Exercise instructions
For this exercise, reproduce only the lines from the one holding "sample: Brain" through the final line of the data below, exactly, and omit pictures.

(Input data Opens)

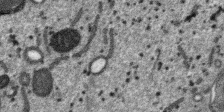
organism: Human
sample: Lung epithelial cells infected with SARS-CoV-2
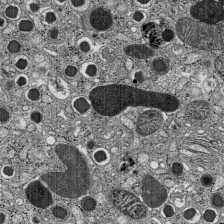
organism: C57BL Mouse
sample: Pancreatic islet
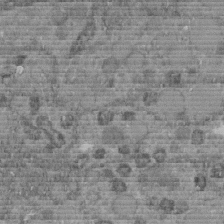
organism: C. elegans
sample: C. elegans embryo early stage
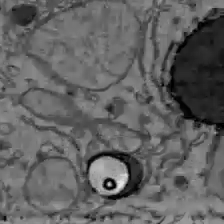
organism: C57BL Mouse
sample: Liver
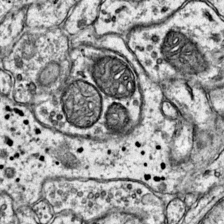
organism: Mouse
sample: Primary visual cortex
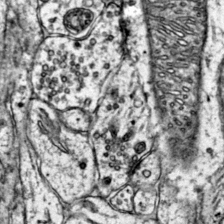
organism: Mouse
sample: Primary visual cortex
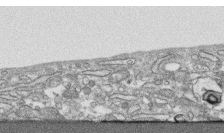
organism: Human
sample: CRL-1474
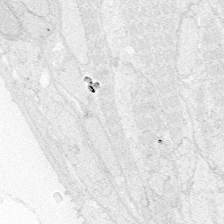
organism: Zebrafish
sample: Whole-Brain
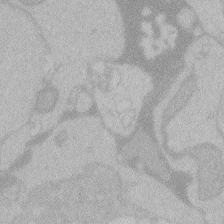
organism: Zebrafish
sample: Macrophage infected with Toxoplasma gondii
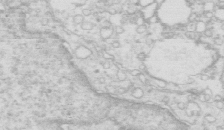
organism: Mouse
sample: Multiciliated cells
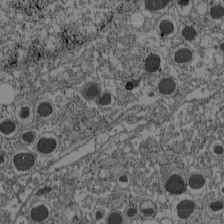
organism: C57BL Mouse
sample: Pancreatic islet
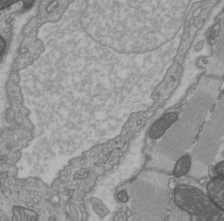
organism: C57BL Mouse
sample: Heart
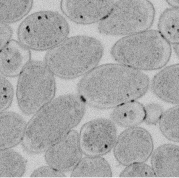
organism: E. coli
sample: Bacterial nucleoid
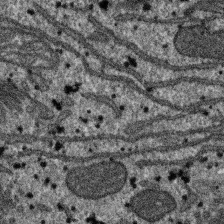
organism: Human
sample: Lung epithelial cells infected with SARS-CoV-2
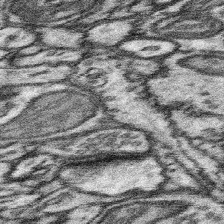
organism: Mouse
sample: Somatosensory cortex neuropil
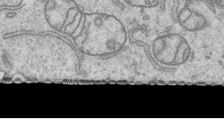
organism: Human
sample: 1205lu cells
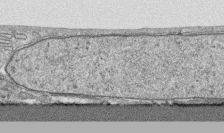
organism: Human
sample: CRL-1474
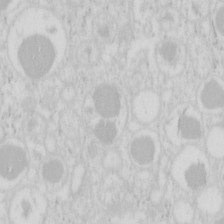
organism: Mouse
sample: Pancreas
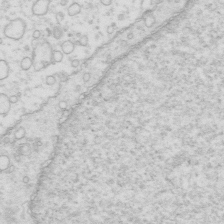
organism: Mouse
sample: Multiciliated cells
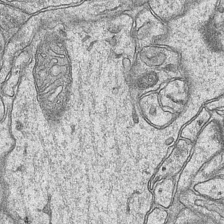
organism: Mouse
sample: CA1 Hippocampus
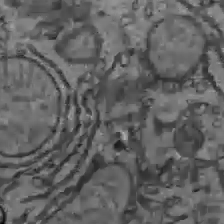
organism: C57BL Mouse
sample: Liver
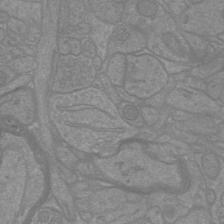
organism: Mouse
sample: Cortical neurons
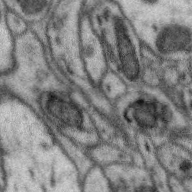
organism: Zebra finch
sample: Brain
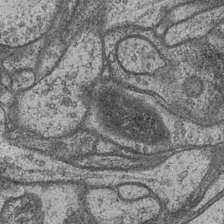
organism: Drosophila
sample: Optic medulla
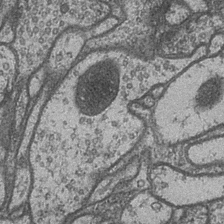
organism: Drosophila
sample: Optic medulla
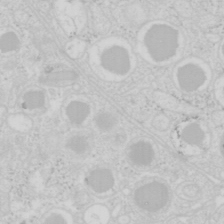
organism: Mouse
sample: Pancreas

(Input data Closes)

Answer space
sample: Brain
organism: Drosophila
sample: Optic medulla
organism: Drosophila
sample: Optic medulla
organism: Mouse
sample: Pancreas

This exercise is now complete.